Curiosidade 8: Série Vaga-Lume (Foto: Arte/G1)

Foi uma bela demonstração de senso de oportunidade. Em 1971, ocorreu uma reforma educacional que instituiu o ensino de 1º grau com duração de oito anos e obrigatório, ou seja, de 1ª a 8ª série, como denominava a Lei de Diretrizes e Bases em vigor a partir dali. Antes daquela mudança, os alunos deveriam cumprir somente até a antiga 4ª série. “Com isso, um contingente muito grande de alunos que normalmente não fariam de 5ª a 8ª passou a ter de fazer”, afirma Jiro Takahashi.

“E a Ática sentiu que era muito mais complicado vender para esse novo público obras de clássicos da literatura brasileira, como Machado de Assis, José de Alencar, Bernardo Guimarães. Esses novos alunos precisavam de ter uma literatura que falasse mais de perto com eles.” Além disso, tão clássicos quanto os próprios livros da Vaga-Lume era o “Suplemento de Trabalho” que integravam cada um deles. Era um folheto com exercícios didáticos (com direito a caça-palavras e cruzadinhas) a respeito da obra.

 

Curiosidade 9: Série Vaga-Lume (Foto: Arte/G1)

A Vaga-Lume apostava essencialmente em dois elementos para o sucesso: teste de público e preço acessível. O primeiro consistia em mostrar as versões prévias histórias a grupos de alunos selecionados. Isso antes da publicação, óbvio – e só chegavam ao lançamento aquelas aprovadas. No caso de “O mistério do cinco estrelas”, foram inicialmente impressos 3 mil exemplares de uma sinopse com apenas três páginas. Um dos critérios de avaliação, inclusive, era o tempo que esses leitores da fase de testes demoravam para chegar à última linha.
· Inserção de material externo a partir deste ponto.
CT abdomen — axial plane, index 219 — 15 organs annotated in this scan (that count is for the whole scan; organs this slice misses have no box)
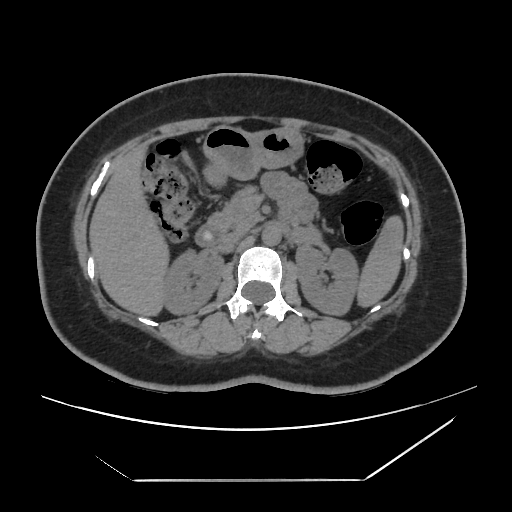

Bounding boxes as [x1, y1, x2, y2] in pixel coordinates.
pancreas: [207, 187, 261, 231]
duodenum: [195, 225, 224, 246]
aorta: [261, 226, 280, 245]
liver: [90, 148, 167, 315]
left kidney: [296, 245, 359, 314]
inferior vena cava: [220, 229, 247, 246]
stomach: [203, 126, 303, 182]
right kidney: [162, 248, 222, 314]
spleen: [358, 216, 403, 306]
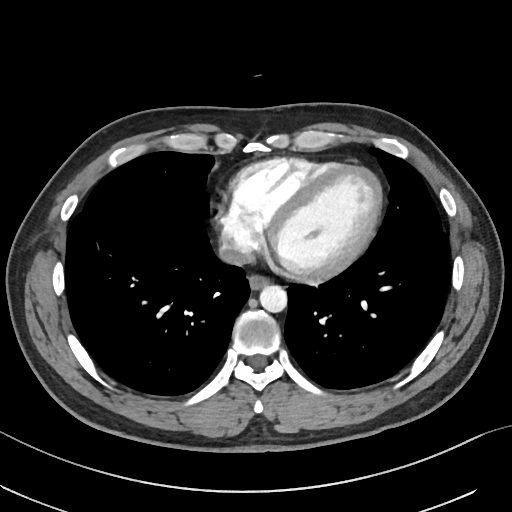

CT of the abdomen reaching into the lower chest, slice just above the liver and spleen. Axial slice 211/307
Of the structures in the chest, this dataset labels only the esophagus, the aorta and the inferior vena cava; the heart and lungs have no label. Each box given as x1,y1,x2,y2. The annotated organs in this slice are: aorta at x1=259, y1=285, x2=287, y2=312, esophagus at x1=248, y1=274, x2=269, y2=289, inferior vena cava at x1=218, y1=239, x2=255, y2=265.
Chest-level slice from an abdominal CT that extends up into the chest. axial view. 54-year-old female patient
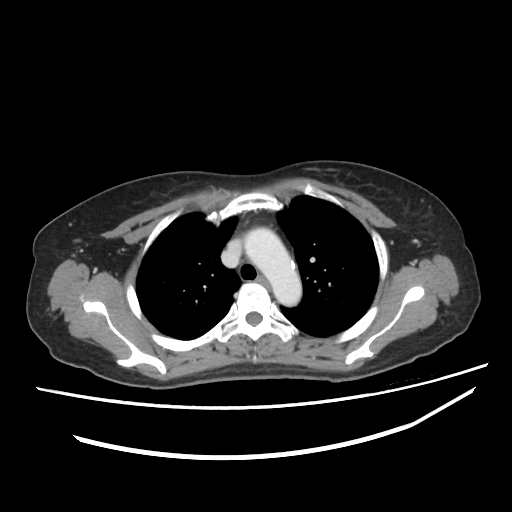

At this level of the chest no structure but the esophagus and the aorta has a label in this dataset, and those two are boxed only where they are labeled.
Boxes are (x1, y1, x2, y2) in pixels.
Organ bounding boxes:
- aorta: (244, 227, 301, 306)
- esophagus: (258, 276, 270, 289)

Se fosse rápido, melhor as chances de a obra dar certo.

Quanto ao valor de capa, levava-se em conta um público que não estava acostumado a comprar livros. “A partir da 5ª série [atual 6º ano], os alunos tinham de comprar sete ou oito livros didáticos, então não dava para sangrar o orçamento doméstico com obras paradidáticas”, explica o criador da Vaga-Lume. “Na Ática, criamos um padrão de que nenhum livro poderia custar mais do que ‘Veja’. Os divulgadores iam às escolas e sempre diziam: ‘Olha, nossos livros não custam mais do que uma revista de banca’.”

 

Curiosidade 10: Série Vaga-Lume (Foto: Arte/G1)
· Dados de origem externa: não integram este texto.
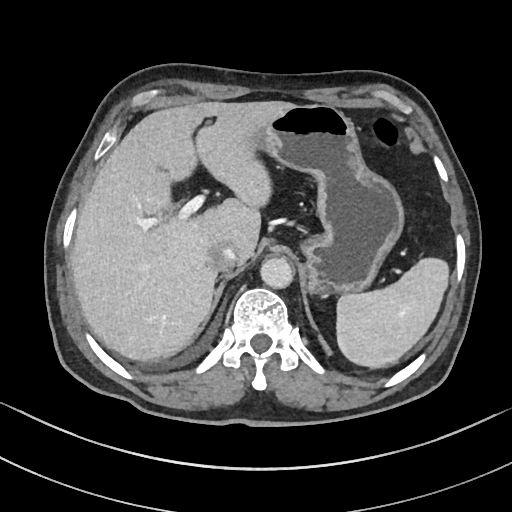
CT, abdomen/pelvis; axial view; 14 organs annotated in this scan (that count is for the whole scan; organs this slice misses have no box)
One row per box, in pixels: columns x1 and y1 give the top-left corner, x2 and y2 the bottom-right.
| organ | x1 | y1 | x2 | y2 |
|---|---|---|---|---|
| spleen | 335 | 259 | 447 | 367 |
| liver | 71 | 101 | 296 | 359 |
| stomach | 254 | 105 | 405 | 296 |
| aorta | 260 | 258 | 294 | 289 |
| inferior vena cava | 207 | 241 | 237 | 272 |
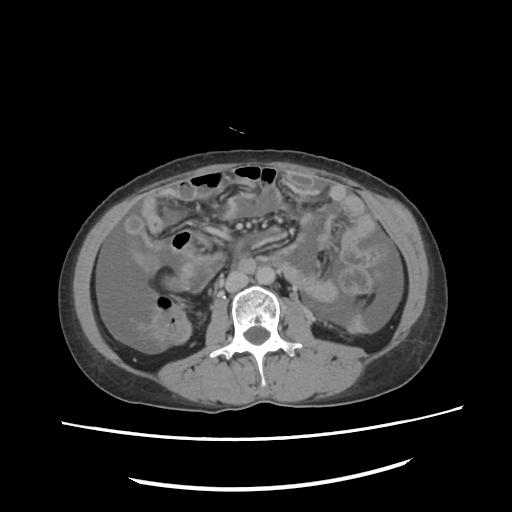 Computed tomography, abdomen · axial view · 512x512 px
Bounding boxes in pixels, one row per box: x1, y1 is the top-left corner and x2, y2 the bottom-right.
| organ | x1 | y1 | x2 | y2 |
|---|---|---|---|---|
| aorta | 257 | 265 | 275 | 285 |
| inferior vena cava | 224 | 273 | 248 | 291 |

A editora não informa números totais de vendas de cada obra, mas fornece o top ten da última década. “Ao longo desses 44 anos, alguns títulos saíram de catálogo outros novos entraram. Então a perspectiva de venda acumulada desde o lançamento fica um pouco distorcida”, explica Lidiane Olo, da Ática. “Por exemplo: a obra ‘Éramos Seis’ sempre esteve entre as mais vendidas. Com a adaptação para novelas, acabou ganhando uma edição para atingir o público adulto e saiu da série Vaga-Lume. As obras de Marcos Rey, também best-sellers, também não estão mais na coleção.”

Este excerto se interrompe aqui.